- _Task directions_
Pictures in the listing below are skipped, while the lines from the "La empresa SOCIBER" line through the "Colonia del Sacramento" line are returned word for word.

- _Given records_
____
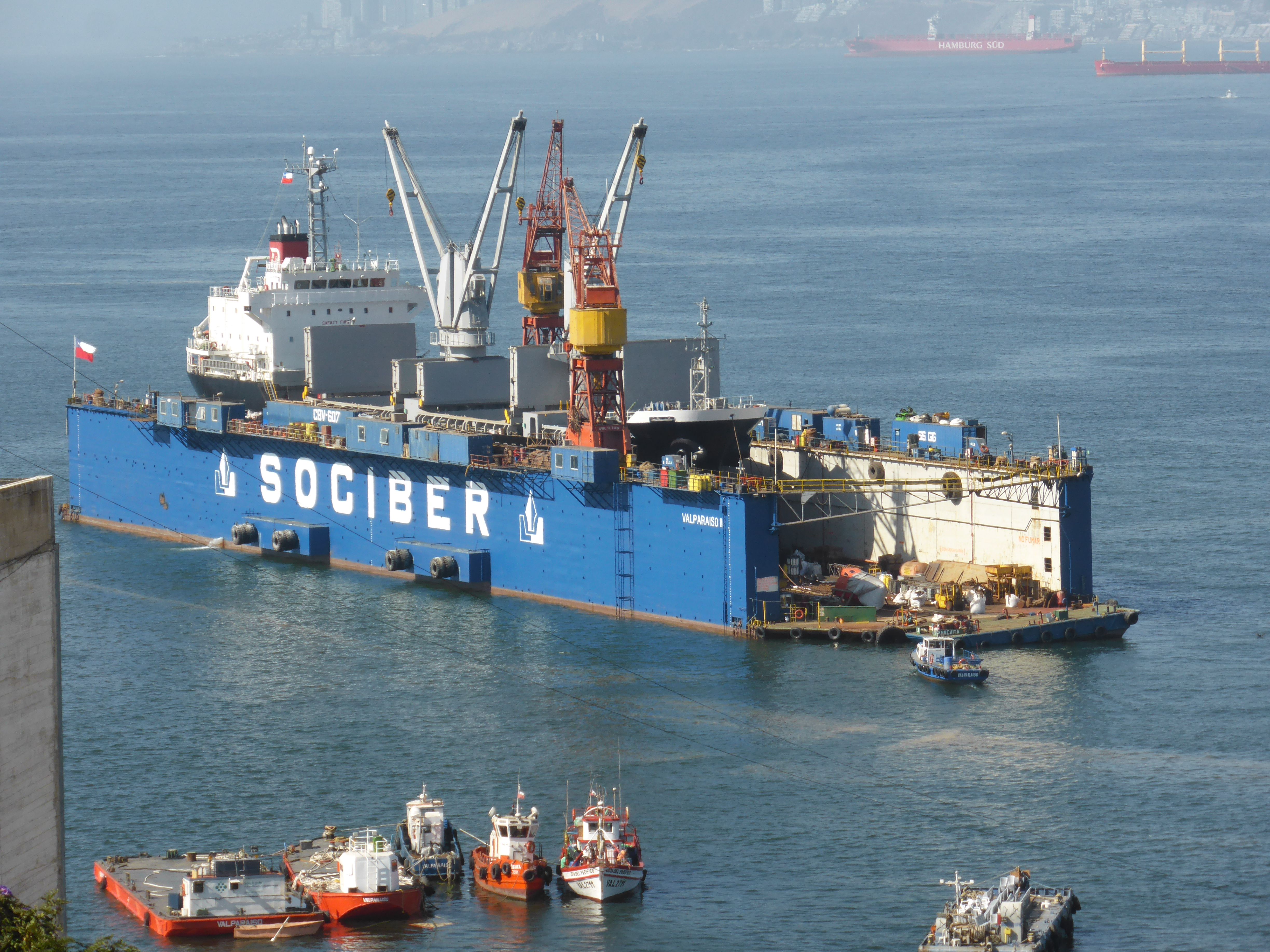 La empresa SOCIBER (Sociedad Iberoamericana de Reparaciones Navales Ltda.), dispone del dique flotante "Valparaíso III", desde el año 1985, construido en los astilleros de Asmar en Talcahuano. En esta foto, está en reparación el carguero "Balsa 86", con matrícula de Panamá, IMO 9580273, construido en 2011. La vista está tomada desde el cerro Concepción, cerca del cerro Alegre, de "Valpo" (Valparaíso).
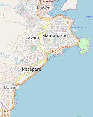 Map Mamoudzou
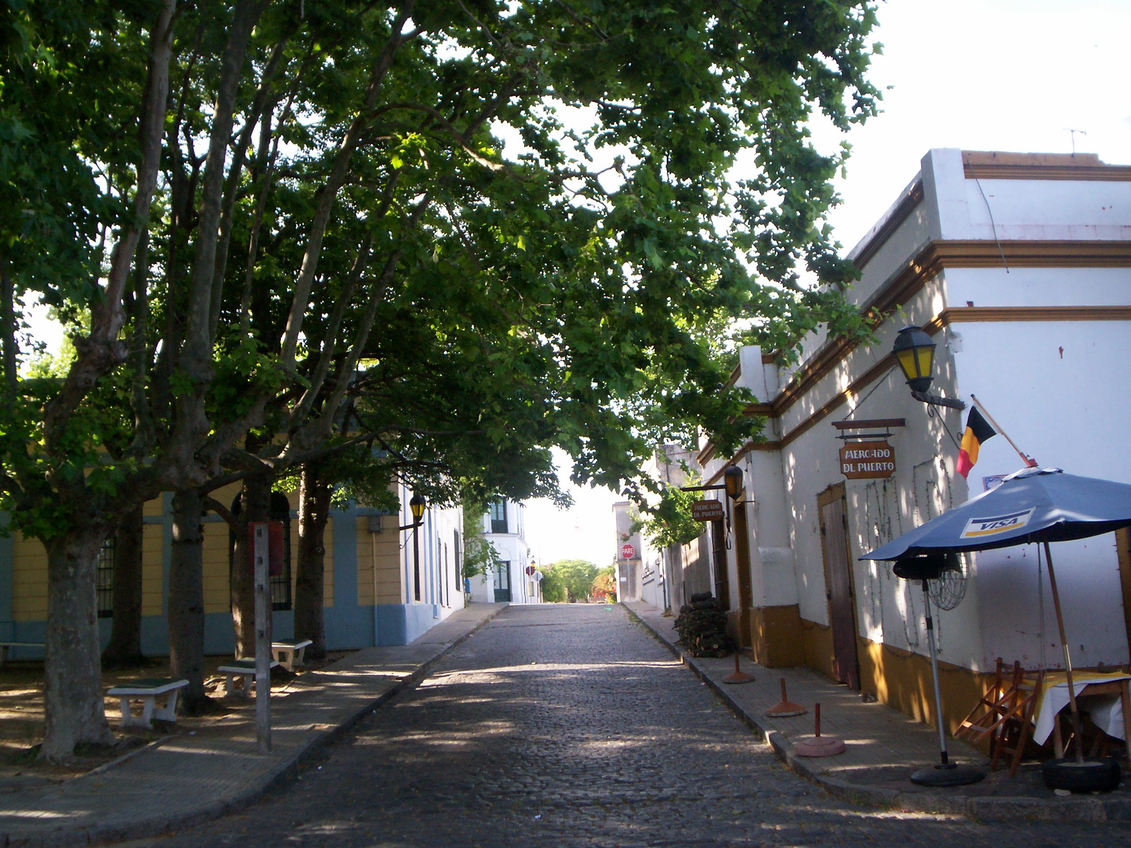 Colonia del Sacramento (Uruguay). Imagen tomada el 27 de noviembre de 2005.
____
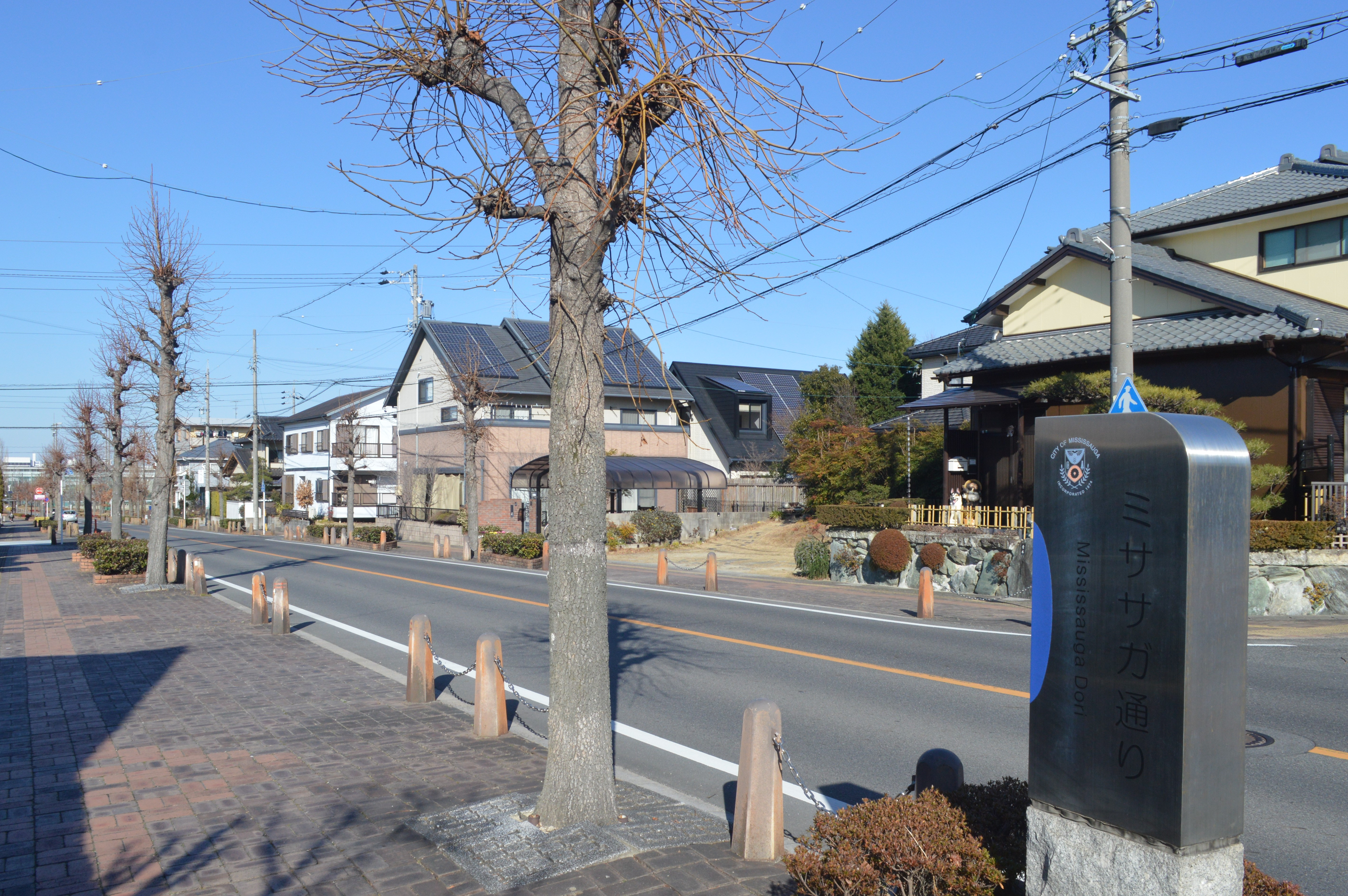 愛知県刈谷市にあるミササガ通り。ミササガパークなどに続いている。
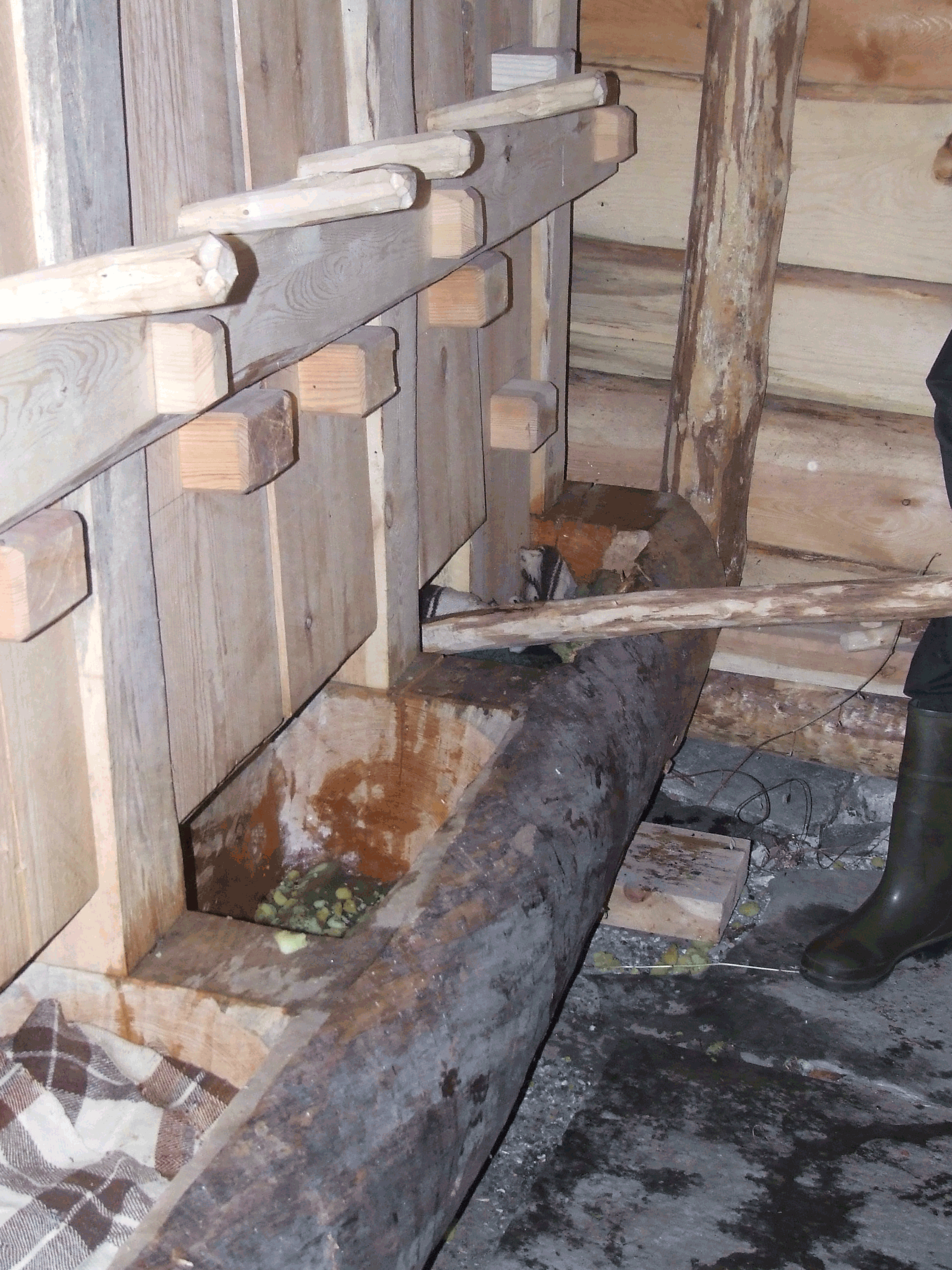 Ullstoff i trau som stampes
____
- _Result for this task_
 La empresa SOCIBER (Sociedad Iberoamericana de Reparaciones Navales Ltda.), dispone del dique flotante "Valparaíso III", desde el año 1985, construido en los astilleros de Asmar en Talcahuano. En esta foto, está en reparación el carguero "Balsa 86", con matrícula de Panamá, IMO 9580273, construido en 2011. La vista está tomada desde el cerro Concepción, cerca del cerro Alegre, de "Valpo" (Valparaíso).
 Map Mamoudzou
 Colonia del Sacramento (Uruguay). Imagen tomada el 27 de noviembre de 2005.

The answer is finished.